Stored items

============================================================

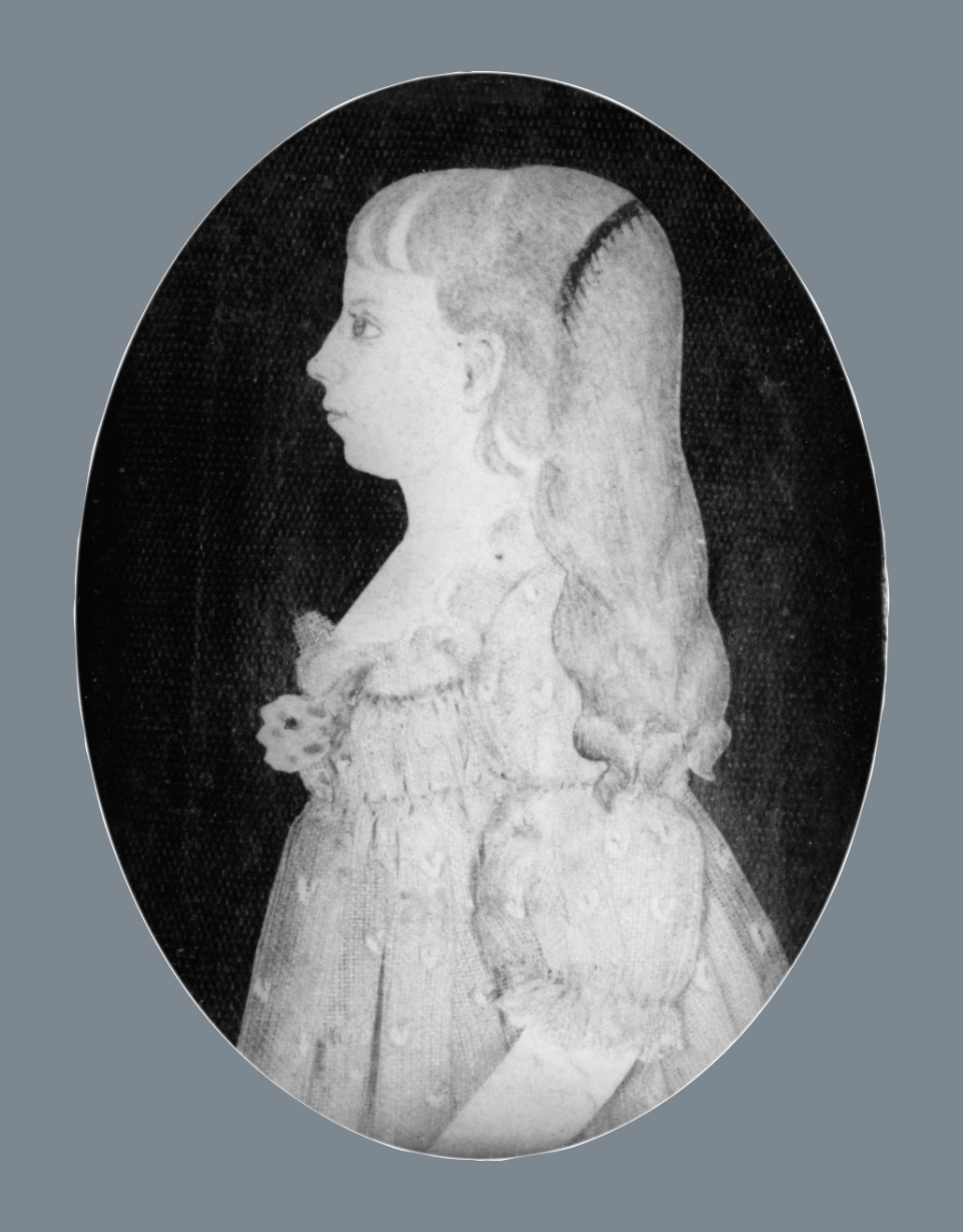 Painting, miniature; Paintings
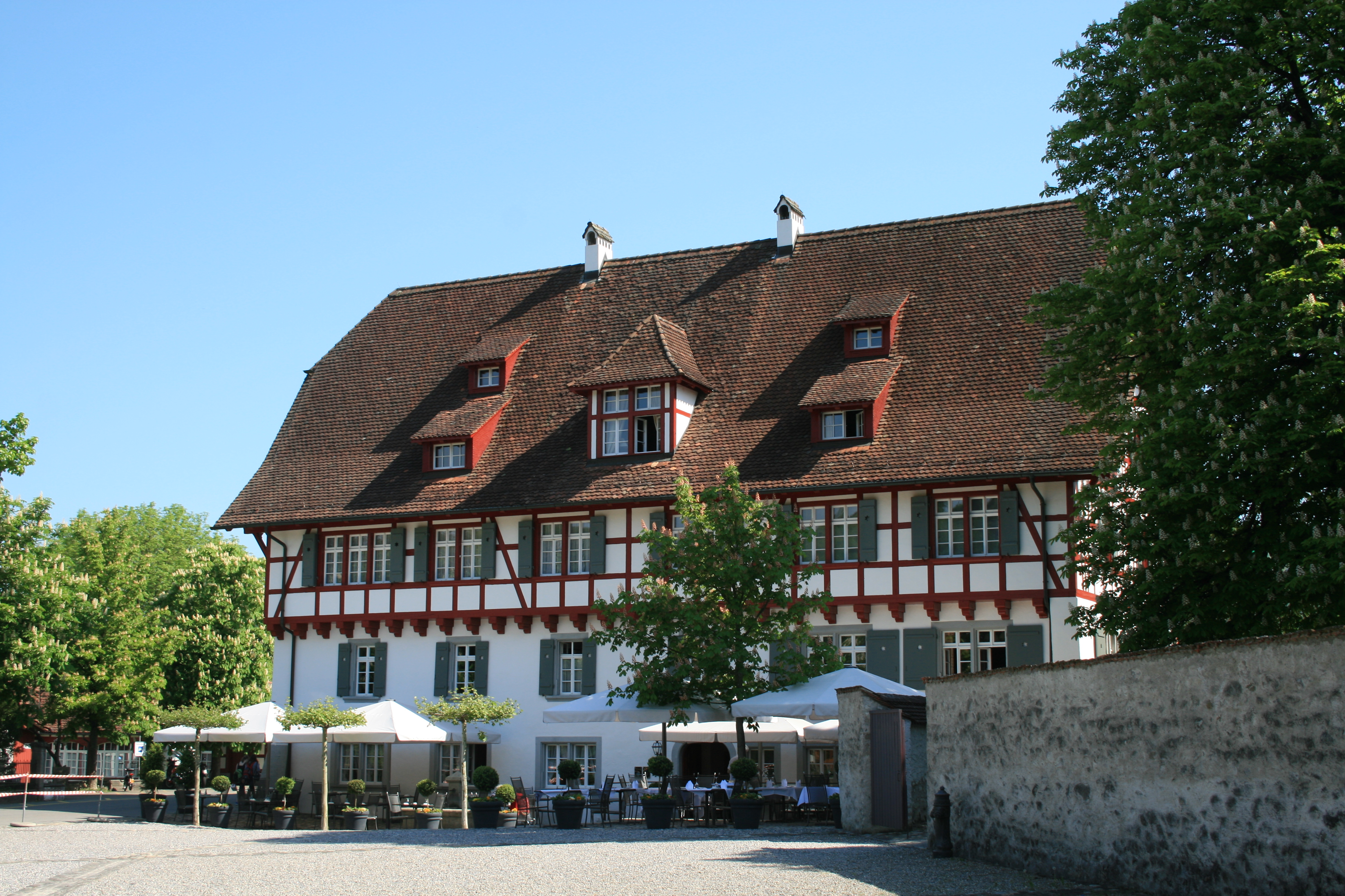 Kloster Wettingen, Nebengebäude, heute Restaurant
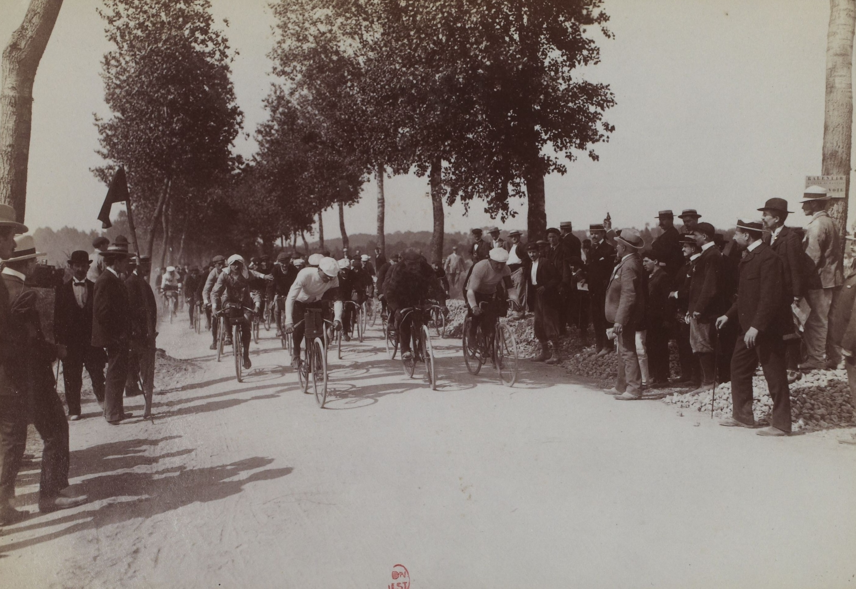 [Collection Jules Beau. Photographie sportive] : T. 22. AnnÃ©e 1903 / Jules Beau : F. 18v. Tour de France, 1er - 19 juillet 1903
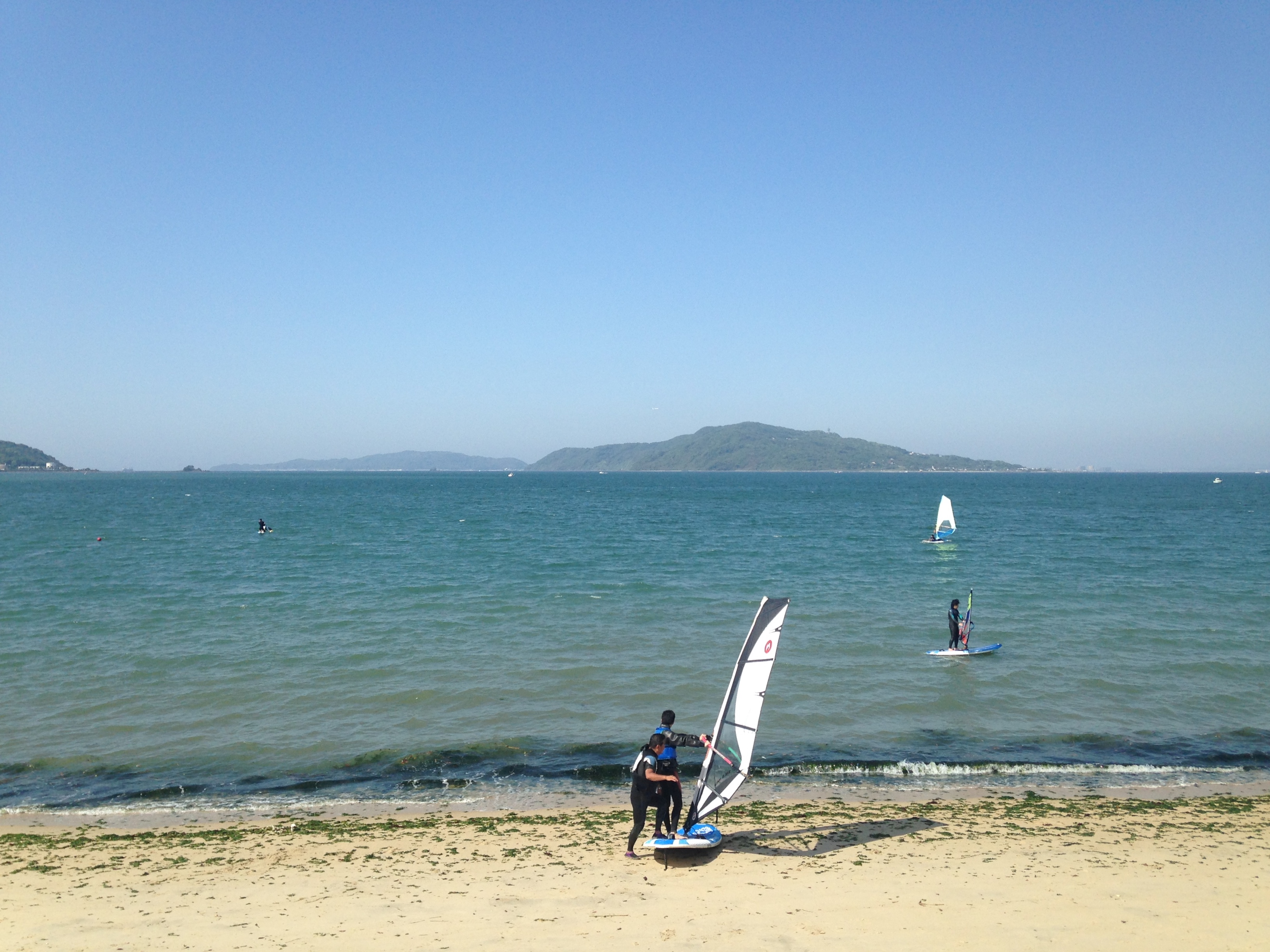 長垂ビーチより望む能古島と志賀島
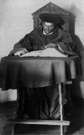 Luther in effigie. Wachsfigur Luthers, die in Halle bis in die 1930er Jahre gezeigt wurde.
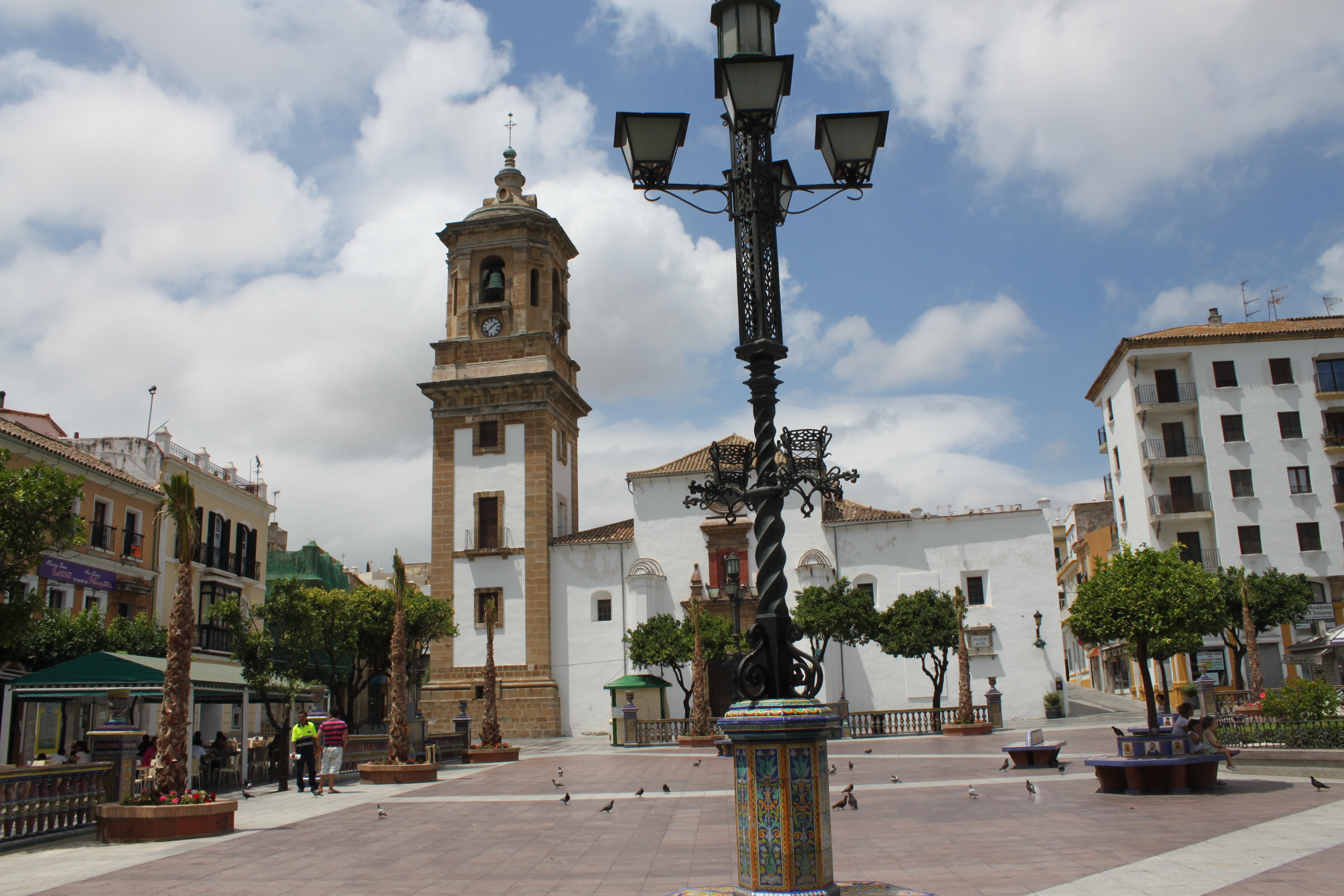 Vista de la Plaza Alta de Algeciras con la Iglesia de Nuestra Señora de la Palma. Andalucía, España.
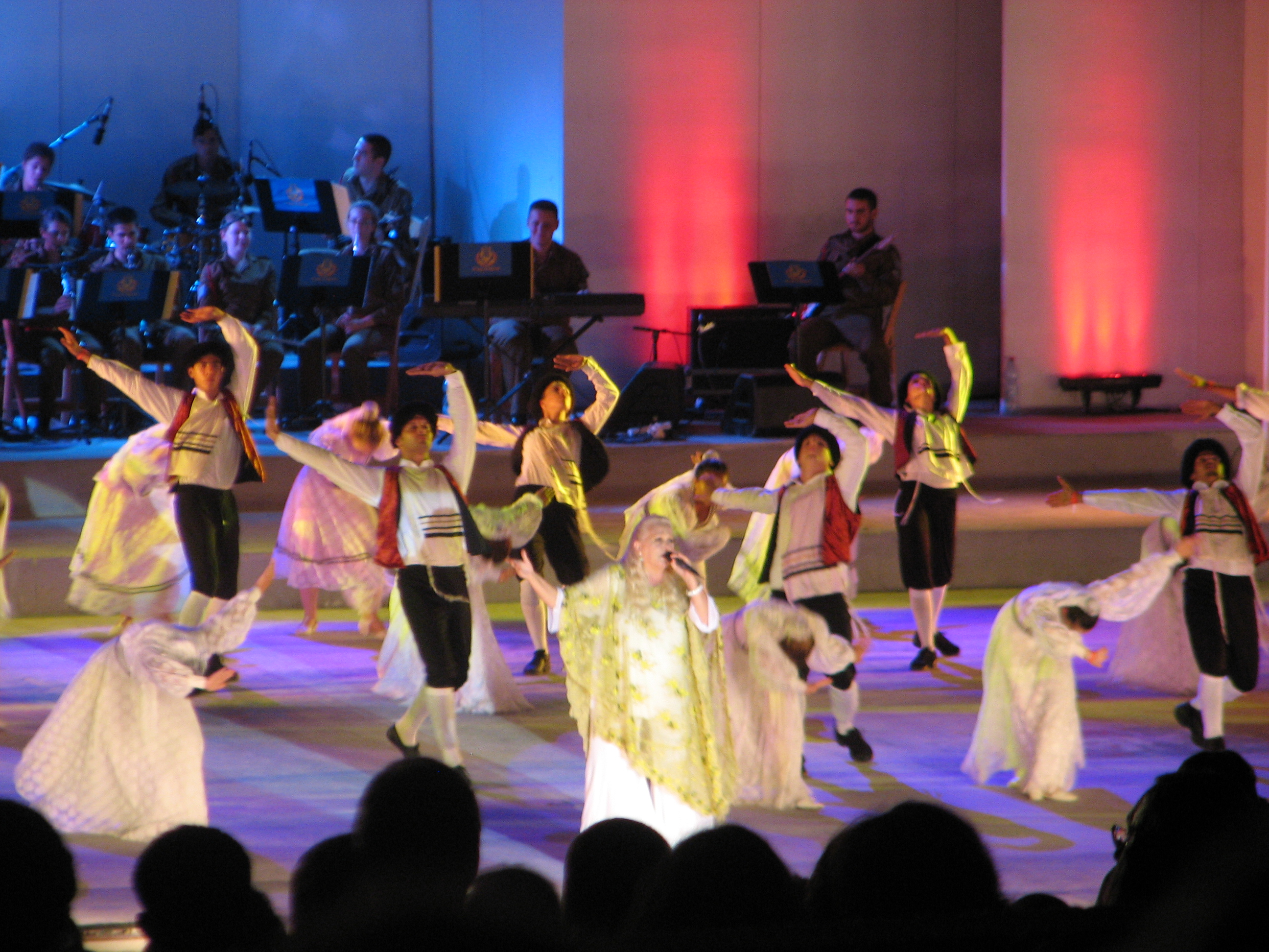 Karmiel Dance Festival, Is an annual dance festival held every summer in the city of Karmiel. The festival was founded in 1987 by two of the greatest authors of folk dance in Israel, Yonatan Carmon and want Hodes. July 2011 Festival פסטיבל מחול כרמיאל הוא פסטיבל מחול שנתי המתקיים בעיר כרמיאל מדי קיץ. הפסטיבל נוסד בשנת 1987 על ידי שניים מגדולי מחברי ריקודי העם בארץ, יונתן כרמון ותרצה הודס. אורכו של פסטיבל המחולות הוא שלושה ימים, ובמהלכו גודשים את העיר המוני אנשים, הצופים במגוון רב של הופעות רקדנים מהארץ ומחו"ל. צילומים מפסטיבל יולי 2011

============================================================

ACTIVITY: Begin at the top of the records above and retype each line exactly until the line containing "Vista de la", which is included. Skip all pictures.

WRITTEN REPLY:
 Painting, miniature; Paintings
 Kloster Wettingen, Nebengebäude, heute Restaurant
 [Collection Jules Beau. Photographie sportive] : T. 22. AnnÃ©e 1903 / Jules Beau : F. 18v. Tour de France, 1er - 19 juillet 1903
 長垂ビーチより望む能古島と志賀島
 Luther in effigie. Wachsfigur Luthers, die in Halle bis in die 1930er Jahre gezeigt wurde.
 Vista de la Plaza Alta de Algeciras con la Iglesia de Nuestra Señora de la Palma. Andalucía, España.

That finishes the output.